----- The data -----

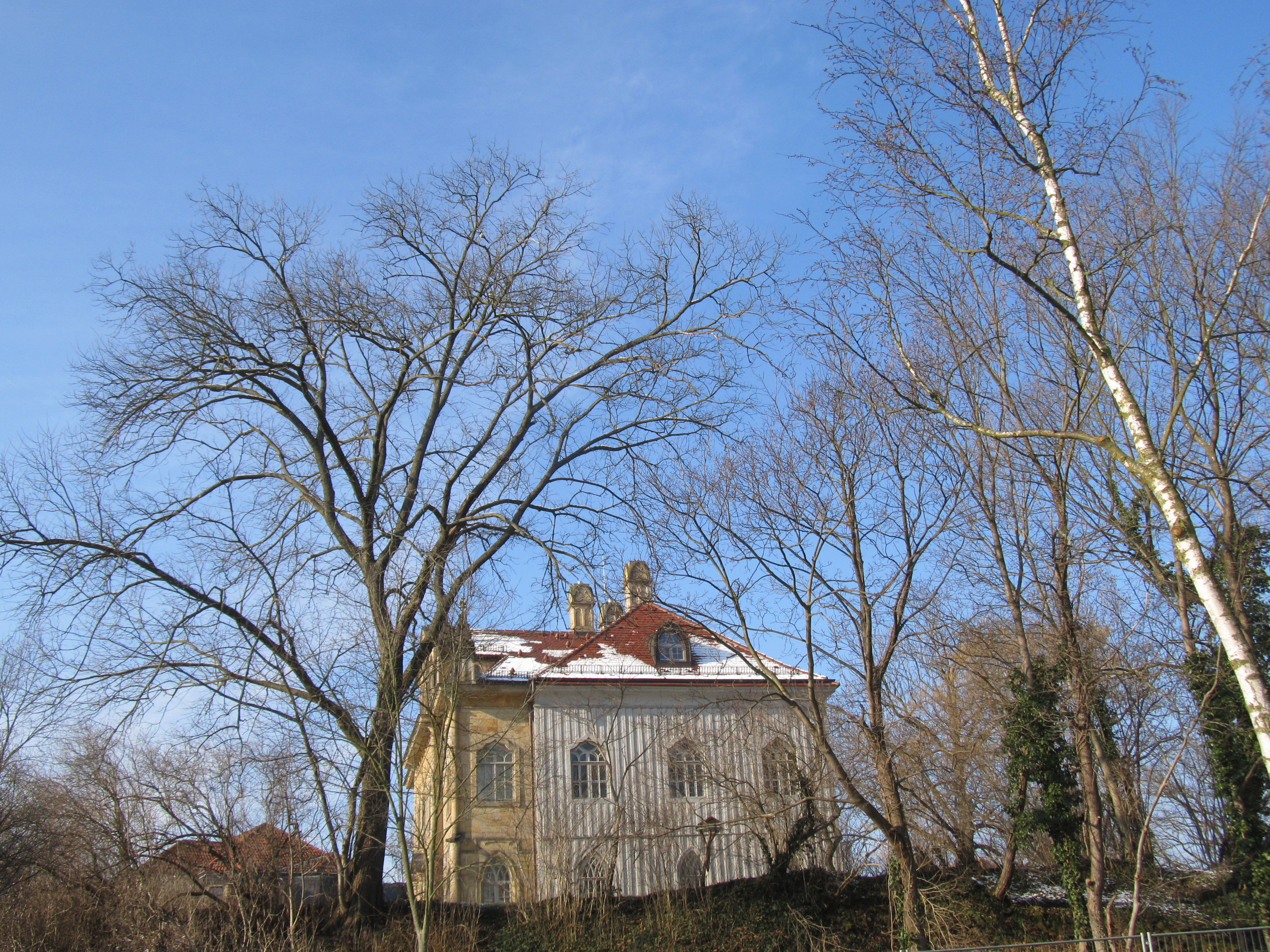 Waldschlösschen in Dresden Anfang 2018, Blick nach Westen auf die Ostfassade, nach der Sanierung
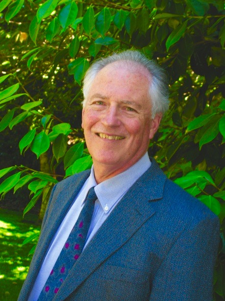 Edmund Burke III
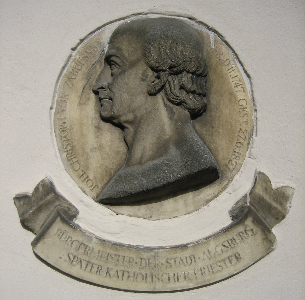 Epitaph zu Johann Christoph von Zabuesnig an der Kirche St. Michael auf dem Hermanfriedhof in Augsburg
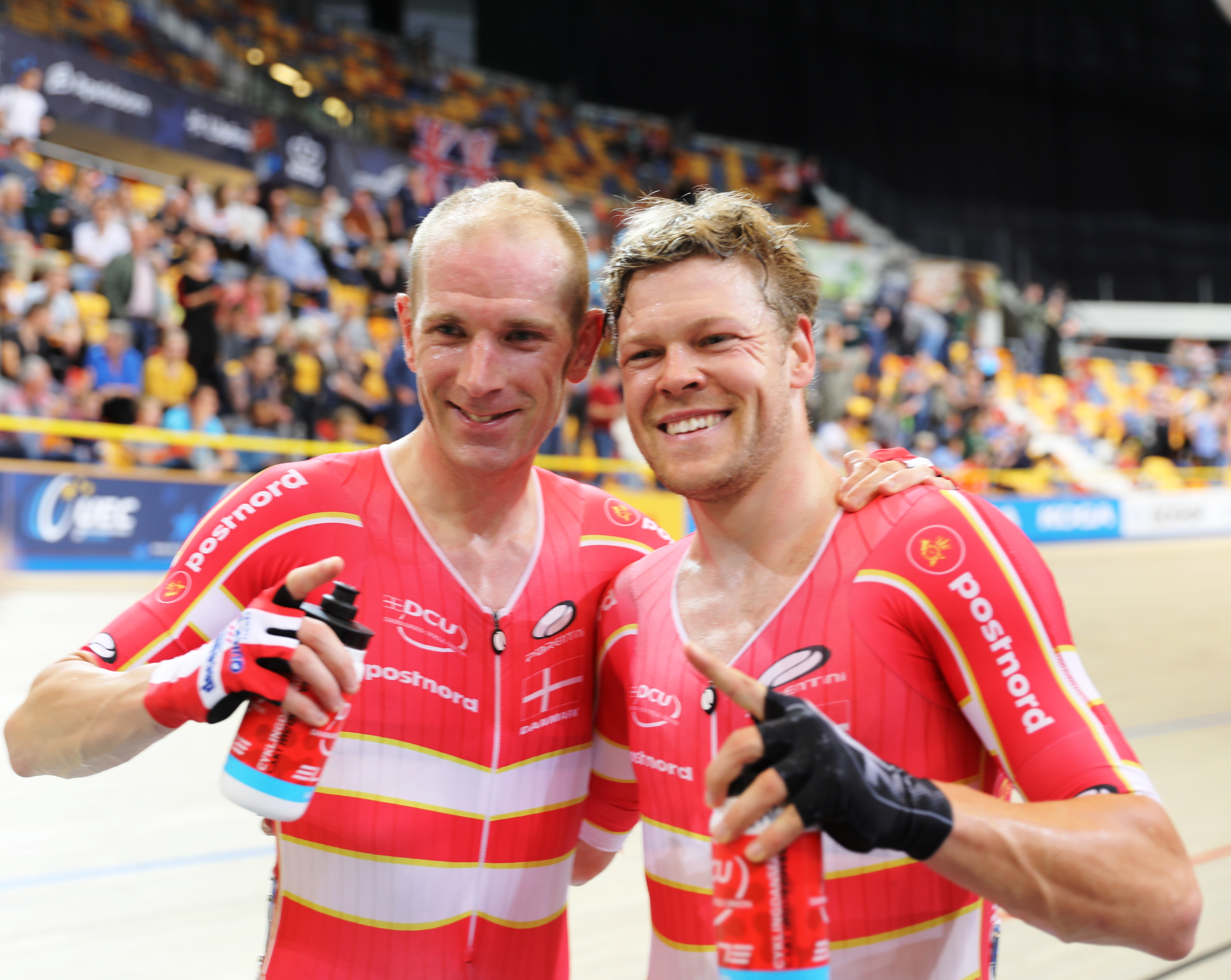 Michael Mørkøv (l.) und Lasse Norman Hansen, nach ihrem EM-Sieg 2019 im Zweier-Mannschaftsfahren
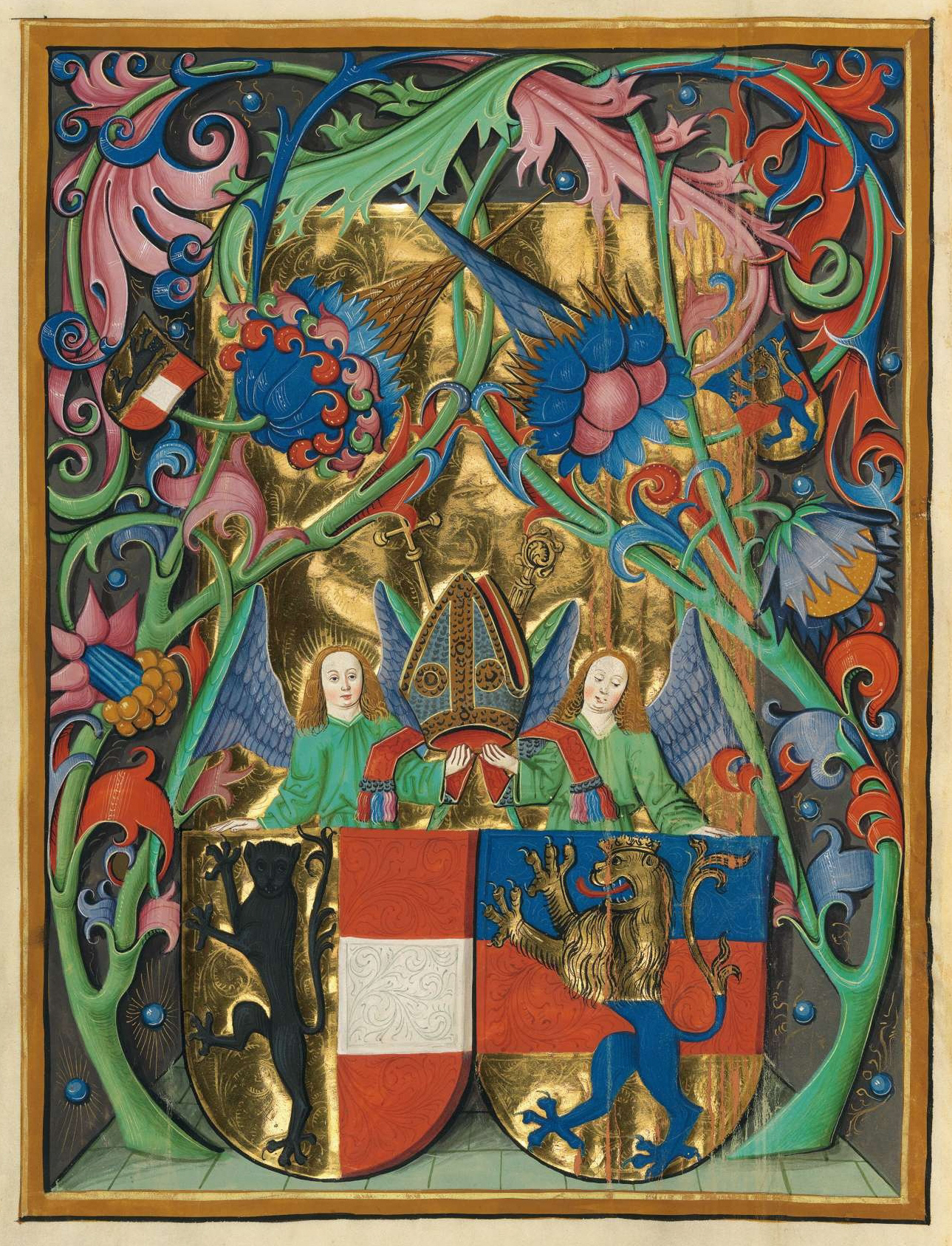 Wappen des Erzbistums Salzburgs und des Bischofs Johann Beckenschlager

-----

§ **Brief**
Repeat every record above exactly, but drop the pictures.

§ **Response to this task**
 Waldschlösschen in Dresden Anfang 2018, Blick nach Westen auf die Ostfassade, nach der Sanierung
 Edmund Burke III
 Epitaph zu Johann Christoph von Zabuesnig an der Kirche St. Michael auf dem Hermanfriedhof in Augsburg
 Michael Mørkøv (l.) und Lasse Norman Hansen, nach ihrem EM-Sieg 2019 im Zweier-Mannschaftsfahren
 Wappen des Erzbistums Salzburgs und des Bischofs Johann Beckenschlager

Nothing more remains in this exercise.